Background: Acute radiation syndrome (ARS) affects morbidity and mortality dependent on the amount of body exposed. We propose the use of echocardiography (EC) to differentiate between survivors and non-survivors by measuring changes in cardiac function (CF) and pulmonary arterial function (PAF). We also investigate the role of rheology in our observed changes. Methods and Results: Rats were irradiated to the whole body (WB) or partial body with two-legs shielded (2LS) at a lethal dose of 7.5Gy. EC and magnetic resonance imaging were performed, and rheological measurements conducted. Only 2LS survived past 12-days post-exposure and their CF and PAR were not significantly different from baseline. WB was significantly different from both baseline and 2LS in stroke volume (P < 0.05), velocity time integral (VTI; P < 0.05) and pulmonary artery acceleration time (PAAT; P < 0.05). Differences were identified as early as six-days post-exposure, where VTI and PAAT were significantly (P < 0.05) decreased in WB versus baseline but only PAAT was different from 2LS. Blood viscosity was significantly lower in the WB versus baseline and 2LS (P < 0.0001). WB exhibited a significant rise in dense red blood cells versus baseline (P < 0.01) and 2LS (P < 0.01).
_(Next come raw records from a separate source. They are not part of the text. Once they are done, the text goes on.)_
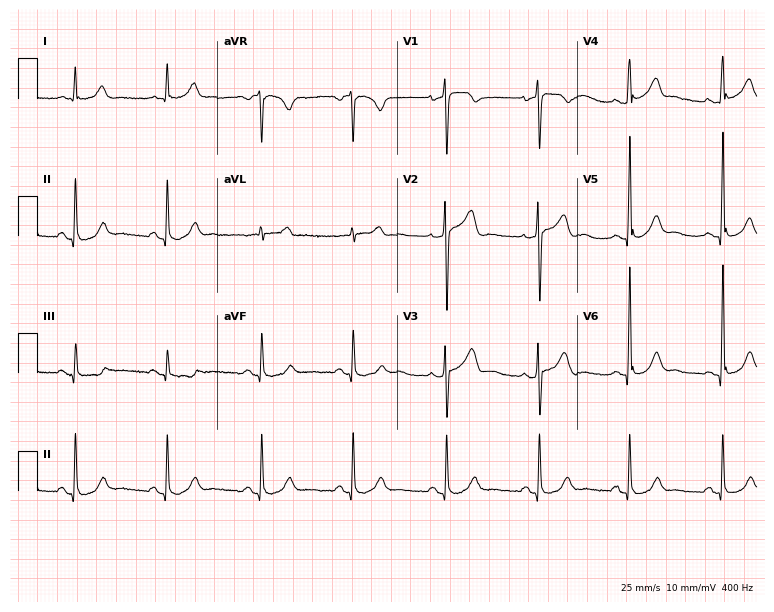
Resting 12-lead electrocardiogram. Patient: a 62-year-old male. None of these six findings is recorded: first-degree AV block, right bundle branch block (RBBB), left bundle branch block (LBBB), sinus bradycardia, atrial fibrillation (AF), sinus tachycardia.
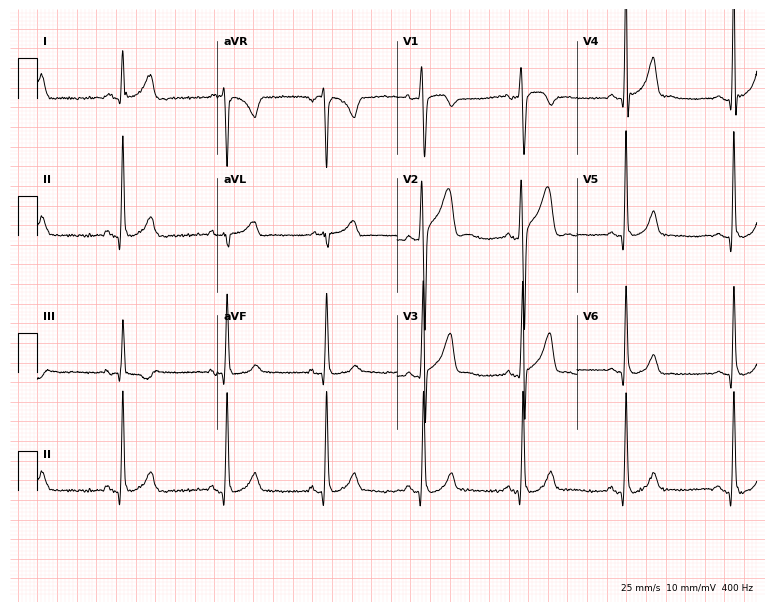
Standard 12-lead ECG recorded from a male, 35 years old (7.3-second recording at 400 Hz). Read as a normal ECG.
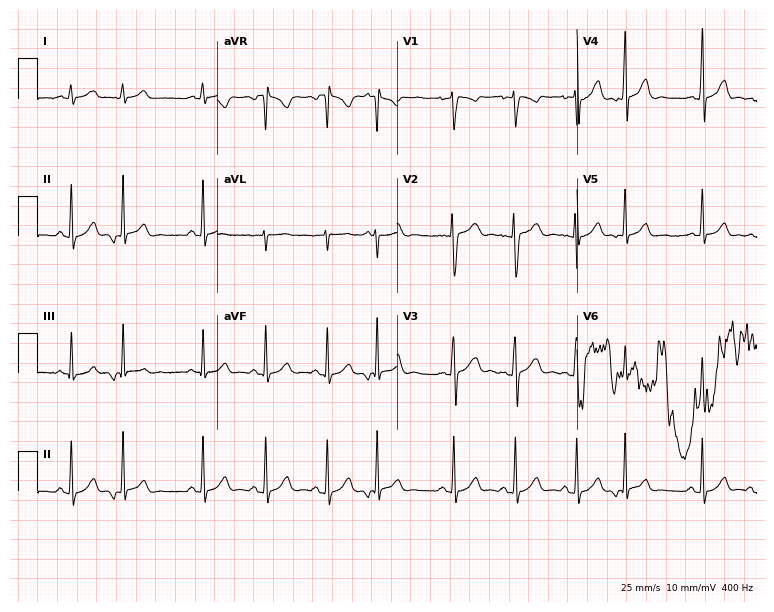
Resting 12-lead electrocardiogram (7.3-second recording at 400 Hz). Patient: a woman, 19 years old. None of these six findings is recorded: first-degree AV block, right bundle branch block (RBBB), left bundle branch block (LBBB), sinus bradycardia, atrial fibrillation (AF), sinus tachycardia.
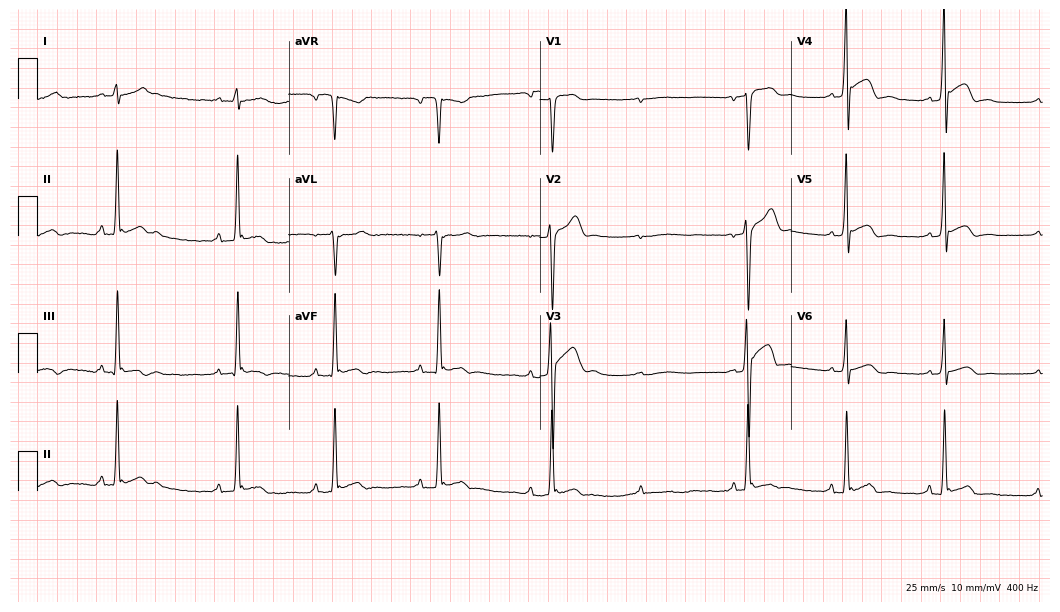
ECG — a 21-year-old man. Screened for six findings — first-degree AV block, right bundle branch block, left bundle branch block, sinus bradycardia, atrial fibrillation, sinus tachycardia — none is recorded. Findings outside these six are not listed.

Cell-free hemoglobin, a contributor to pulmonary artery hypertension and vasculopathy, was significantly elevated in WB vs. sham. Conclusions: Non-invasive and readily available imaging can be used to identify critically affected victims. Our findings point to heart failure as one possible cause of death in WB exposed animals, potentially exacerbated by rheological, hemolytic, and pulmonary factors, and the importance of developing radiomitigators against cardiac ARS mortality.